§ Work order
What you should give back is a precise copy of the lines below from the one containing "Renault Scenic 1.9dci" through the one containing "Denkmal für Kriegsopfer", with no pictures.

§ Data under study
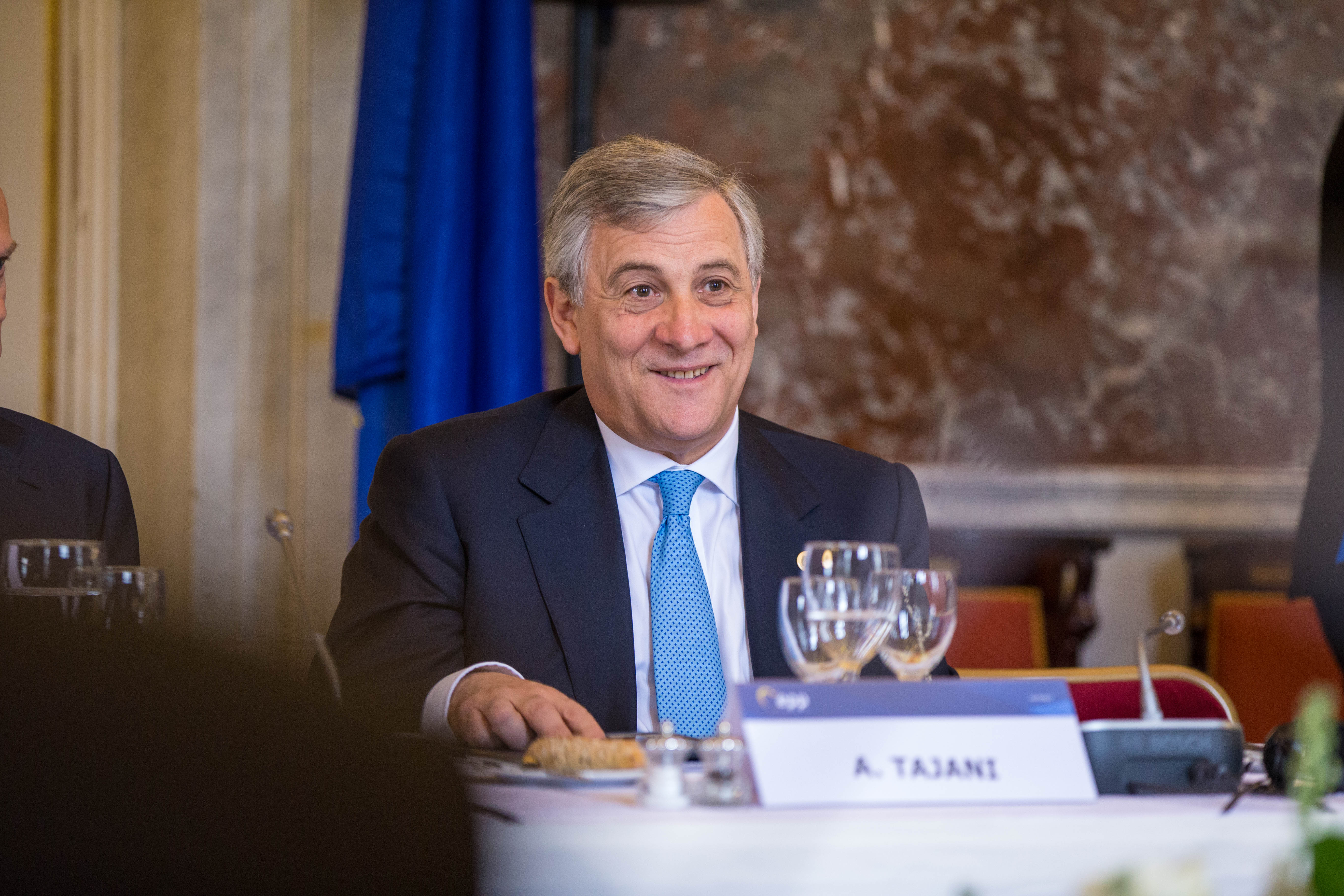 EPP Summit, Brussels, March 2017
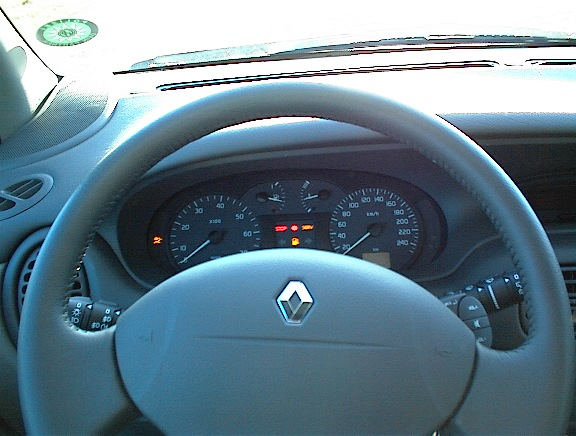 Renault Scenic 1.9dci RXE Baujahr 2001 Gekauft mit 4 km Verkauft mit 149.900km nach 6 Jahren
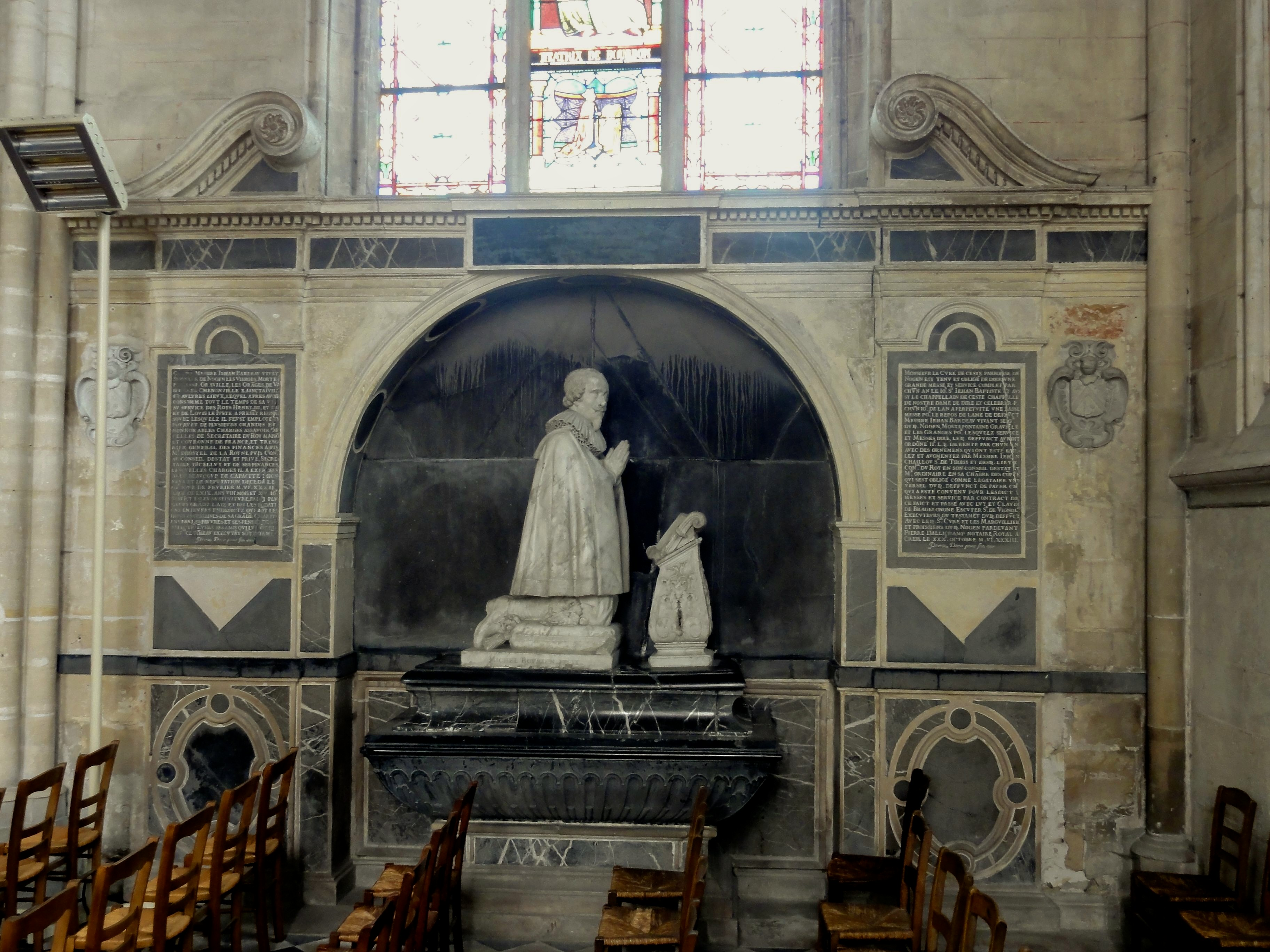 Monument funéraire de Jean Bardeau, mort en 1632.
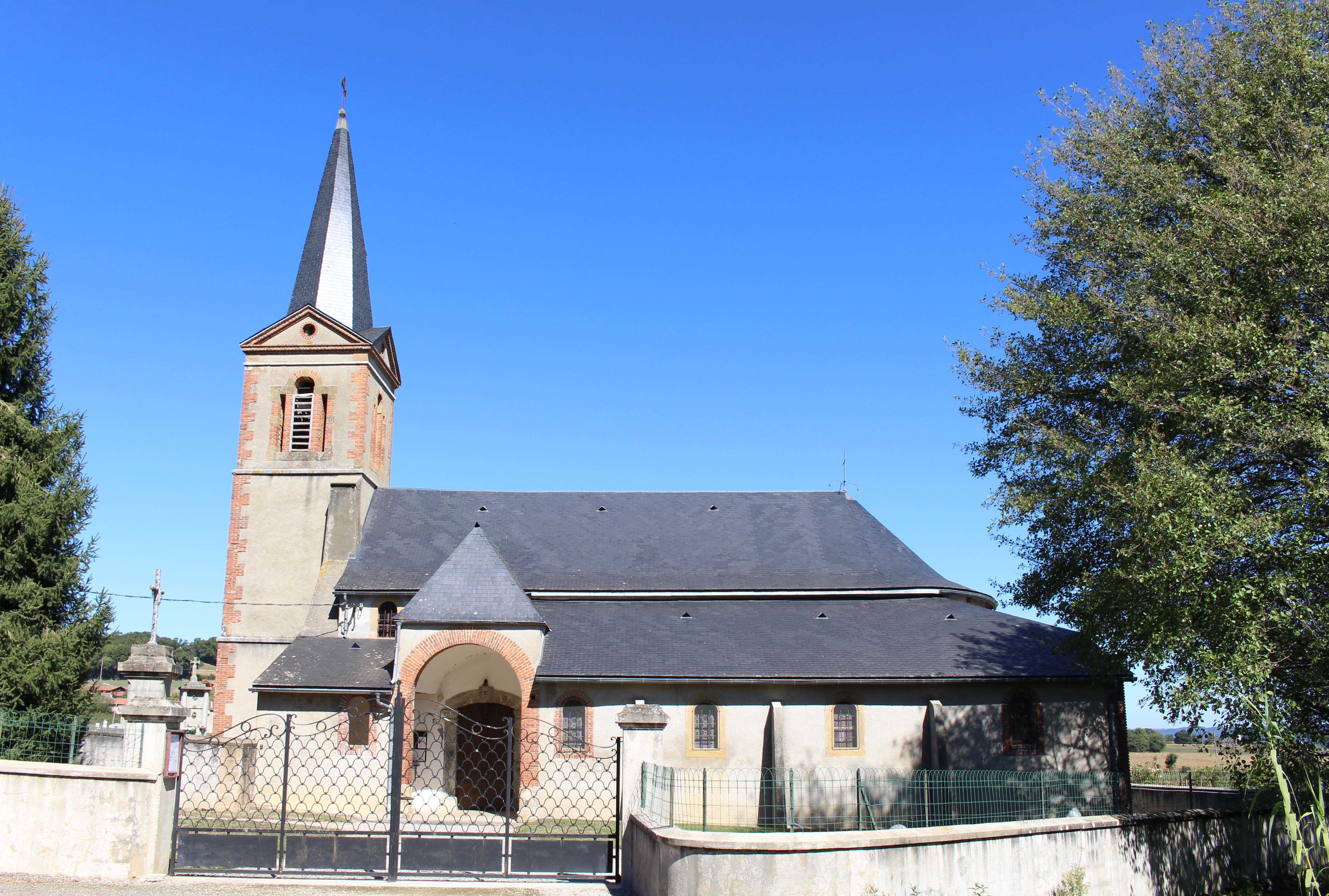 Église Saint-Laurent de Villembits (Hautes-Pyrénées)
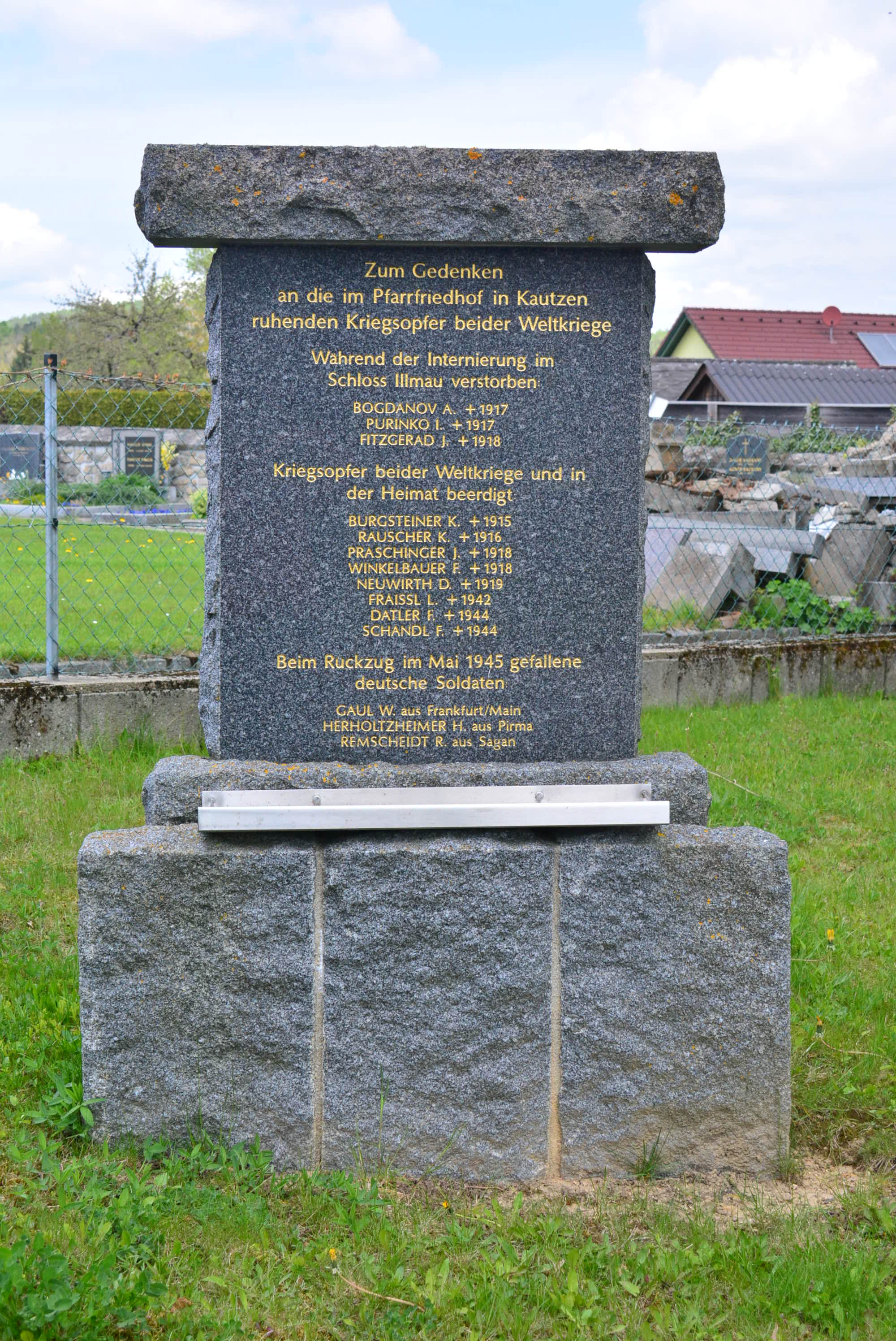 Denkmal für Kriegsopfer in Kautzen in Niederösterreich beim Friedhof
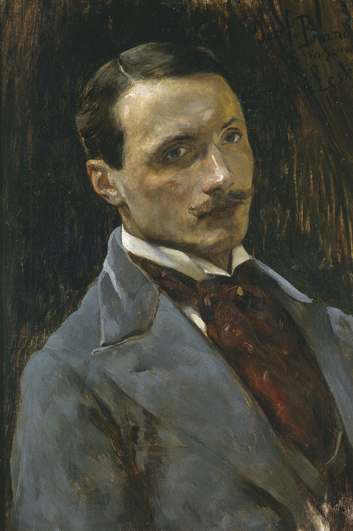 Portrait du peintre Zenon Łęski par Józef Brandt.
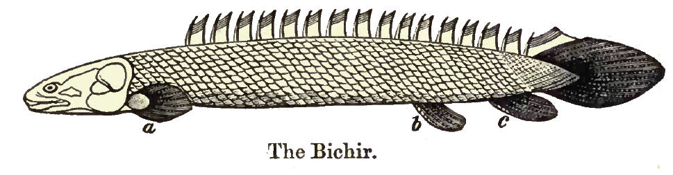 Polypterus
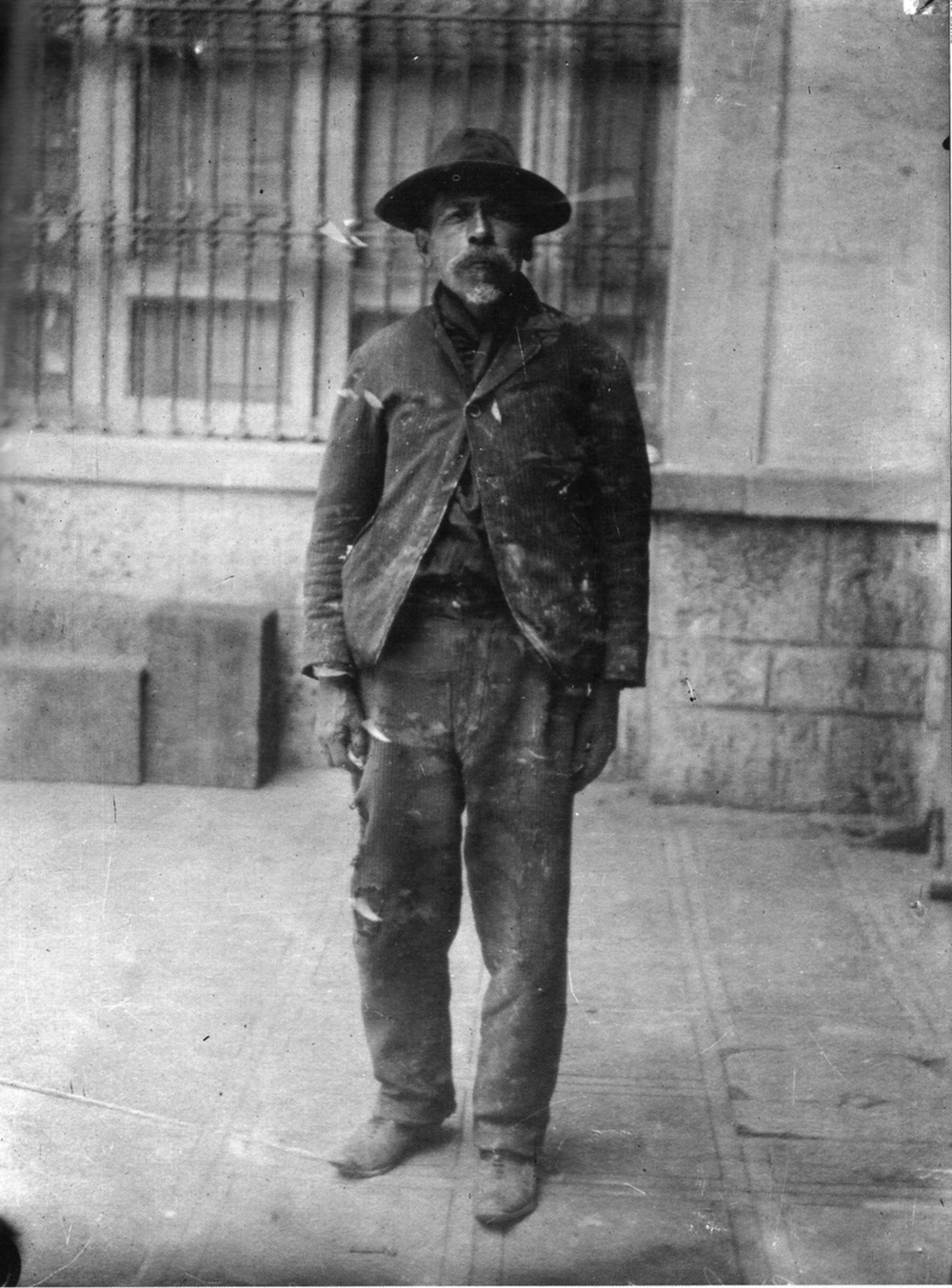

§ Solution for this task
 Renault Scenic 1.9dci RXE Baujahr 2001 Gekauft mit 4 km Verkauft mit 149.900km nach 6 Jahren
 Monument funéraire de Jean Bardeau, mort en 1632.
 Église Saint-Laurent de Villembits (Hautes-Pyrénées)
 Denkmal für Kriegsopfer in Kautzen in Niederösterreich beim Friedhof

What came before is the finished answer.